DiskHarmonicAnalysis#

class ktch.harmonic.DiskHarmonicAnalysis(n_harmonics=10, n_dim=3, n_jobs=None, verbose=0)[source]#

Disk Harmonic Analysis

Parameters:
n_harmonicsint, default=10

Maximum radial degree (\(n_\mathrm{max}\)).

n_dimint, default=3

Dimension of the coordinate space. Must be 2 (for planar mappings) or 3 (for surface mappings).

n_jobsint, default=None

The number of jobs to run in parallel. None means 1 unless in a joblib.parallel_backend context. -1 means using all processors.

verboseint, default=0

The verbosity level.

Notes

[Wolf_1979], [Boyd_etal_2011], [Shaqfa_etal_2025]

The surface is expanded as:

\[\mathbf{p}(r, \theta) = \sum_{n=0}^{N} \sum_{m=-n}^{n} a_n^m\, \tilde{D}_n^m(r, \theta)\]

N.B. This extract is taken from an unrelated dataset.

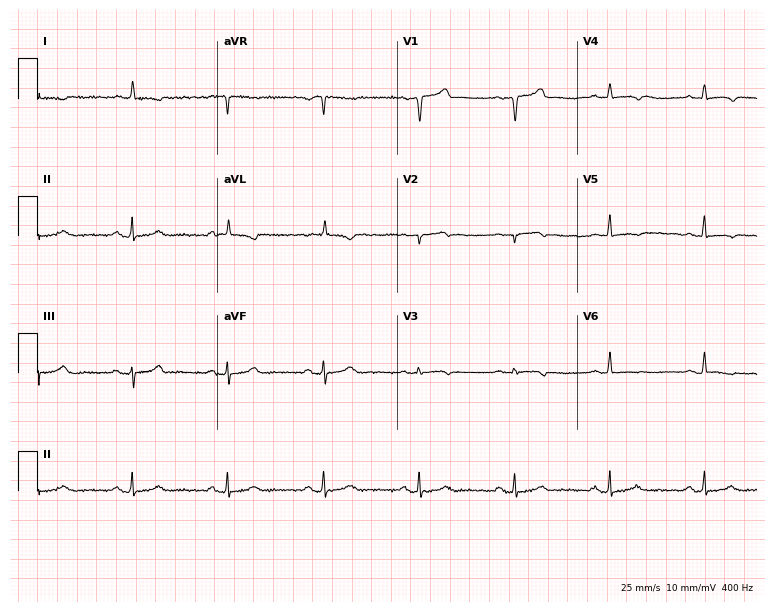
Resting 12-lead electrocardiogram (7.3-second recording at 400 Hz). Patient: a 76-year-old male. None of these six findings is recorded: first-degree AV block, right bundle branch block, left bundle branch block, sinus bradycardia, atrial fibrillation, sinus tachycardia. Only these six findings were labelled.

where \(\tilde{D}_n^m\) are real-valued disk harmonic basis functions constructed from Bessel functions of the first kind \(J_m\) and their derivative zeros \(\lambda_{n,m}\):

\[\begin{split}\tilde{D}_n^0(r, \theta) &= N_{n,0}\, J_0(\lambda_{n,0}\, r) \\ \tilde{D}_n^m(r, \theta) &= \sqrt{2}\, N_{n,m}\, J_m(\lambda_{n,m}\, r)\, \cos(m\,\theta) \quad (m > 0) \\ \tilde{D}_n^m(r, \theta) &= \sqrt{2}\, N_{n,|m|}\, J_{|m|}(\lambda_{n,|m|}\, r)\, \sin(|m|\,\theta) \quad (m < 0)\end{split}\]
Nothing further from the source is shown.